How Meta's Ray-Ban glasses will shape the future of experiential marketing

seeing live events through a WHOLE new lens


Meta recently dropped their new Ray-Ban Display glasses at Meta Connect 2025, and everyone's freaking out. But what does this actually mean for those of us planning events? 


At Proscenium, we’re constantly thinking about how new technology affects the live events industry. And here's what I think.


While social media is feeding fancy AR demos that make it seem like everyone will be wearing these in a few months, I’m here to cut through the hype and determine whether these glasses will truly change how attendees experience your next conference or meeting. Before diving in, for those who only caught clips of Mark Zuckerberg's product demo fails on stage, let me share the genuinely impressive features this product claims to offer:

  • A built-in display that shows notifications, directions, and captions right in your field of vision
  • Real-time translation capabilities with captions
  • Integrated Meta AI that understands what you're looking at
  • Hands-free POV video recording with a convenient built-in viewfinder
  • The Neural Band wristband that enables control through subtle hand gestures (straight out of science fiction)

Look, the tech is impressive and all, but let's be real about what's actually useful for event professionals right now.

Before you pitch this to your boss...

Let's take a realistic look at these features before revamping our event strategies:

  • Translation services: Yeah, it's cool, but most attendees won't have these glasses yet, so this is a nice-to-have, not a complete solution for your next global or multilingual event. (Hot take: AirPods will probably mainstream audio translation with their latest update before glasses do.)
  • Event navigation: Sounds amazing, right?
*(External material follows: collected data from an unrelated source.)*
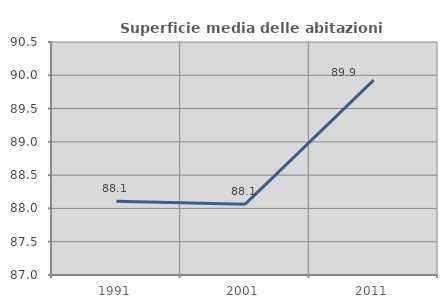
| Category | Superficie media delle abitazioni occupate |
|---|---|
| 1991.0 | 88.109 |
| 2001.0 | 88.061 |
| 2011.0 | 89.927 |
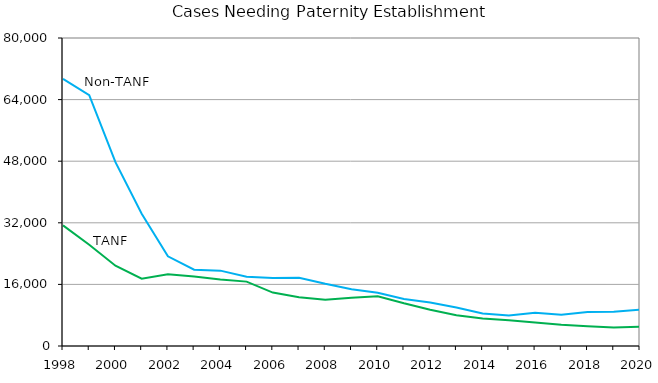
| Category |   TANF | Non-TANF |
|---|---|---|
| 1998 | 31321 | 69372 |
| 1999 | 26285 | 65169 |
| 2000 | 20851 | 47763 |
| 2001 | 17477 | 34352 |
| 2002 | 18641 | 23290 |
| 2003 | 18055 | 19814 |
| 2004 | 17293 | 19575 |
| 2005 | 16723 | 17975 |
| 2006 | 13877 | 17673 |
| 2007 | 12659 | 17750 |
| 2008 | 12005 | 16167 |
| 2009 | 12557 | 14765 |
| 2010 | 12931 | 13855 |
| 2011 | 11082 | 12195 |
| 2012 | 9432 | 11276 |
| 2013 | 7988 | 10023 |
| 2014 | 7147 | 8420 |
| 2015 | 6678 | 7913 |
| 2016 | 6079 | 8634 |
| 2017 | 5523 | 8127 |
| 2018 | 5154 | 8862 |
| 2019 | 4830 | 8896 |
| 2020 | 5004 | 9467 |

Except it only works outdoors in certain cities right now. That dream of guiding people straight to Booth 432? Not happening yet.
  • Messaging: WhatsApp, Messenger, and Instagram show up in your view, but no iMessage. So you're missing a huge chunk of your attendees' preferred messaging platform.

Look, I get tempted to pitch shiny new tech to my clients at Proscenium all the time, but let's be real, we need to dig into what actually works before getting anyone's hopes up.

The sleeper hit feature no one's talking about

Here's the thing most people are missing: the killer feature isn't some new tech. It's the mainstream adoption of POV video capture.

Think about it: The old Ray-Bans with cameras? Those were mostly for content creators and tech nerds. But these new ones have enough useful features that regular folks might actually buy them. Suddenly your average attendee becomes a content machine.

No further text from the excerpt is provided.